**THE DATA**

════════════════

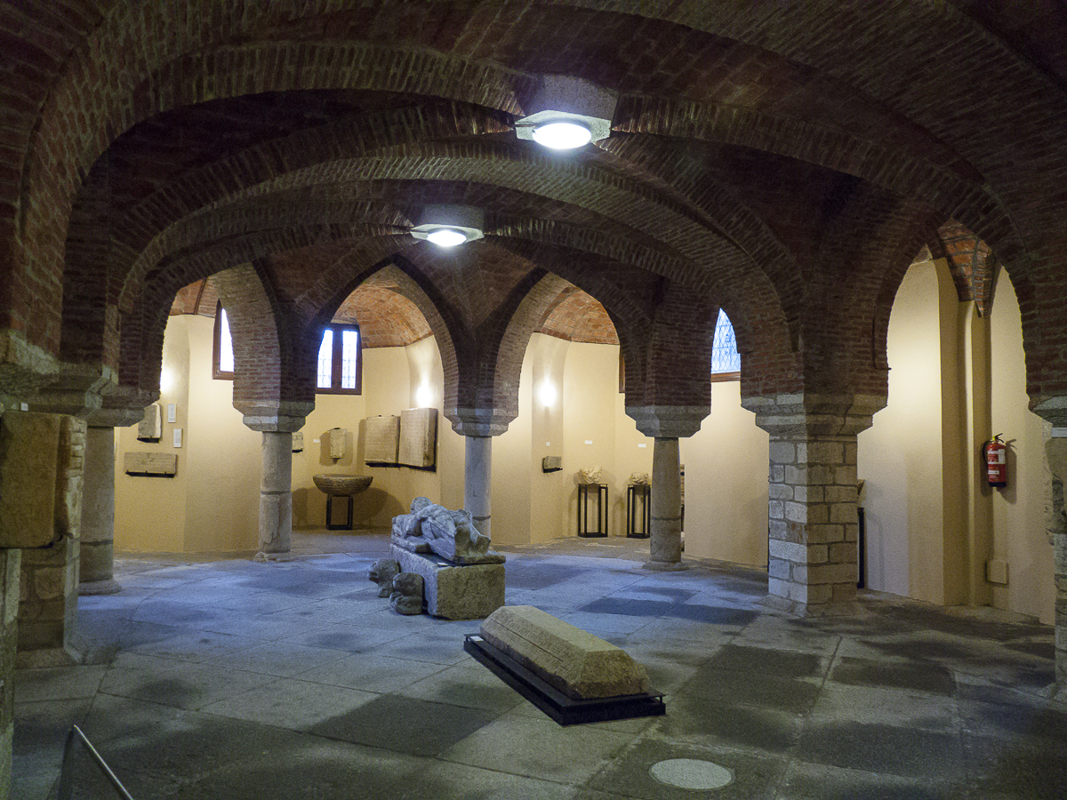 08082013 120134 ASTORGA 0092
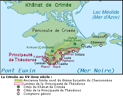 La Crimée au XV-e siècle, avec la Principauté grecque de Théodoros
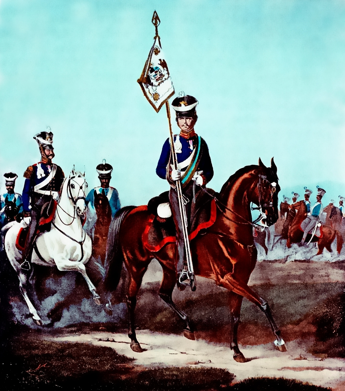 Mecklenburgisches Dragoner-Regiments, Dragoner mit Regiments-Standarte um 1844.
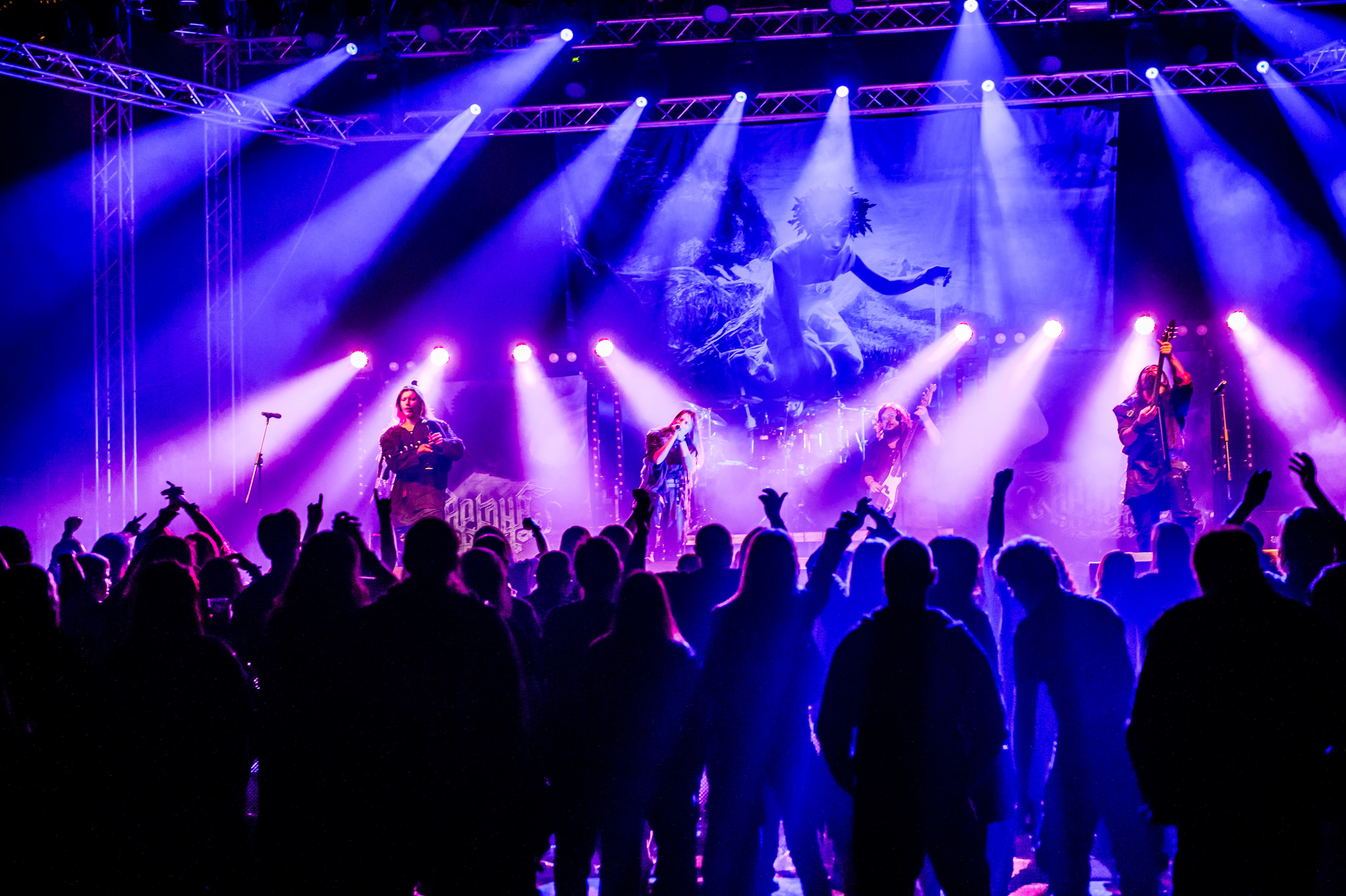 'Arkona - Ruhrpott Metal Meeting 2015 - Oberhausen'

════════════════

Your job is to reproduce the material exactly. Keep pictures out of it.

 08082013 120134 ASTORGA 0092
 La Crimée au XV-e siècle, avec la Principauté grecque de Théodoros
 Mecklenburgisches Dragoner-Regiments, Dragoner mit Regiments-Standarte um 1844.
 'Arkona - Ruhrpott Metal Meeting 2015 - Oberhausen'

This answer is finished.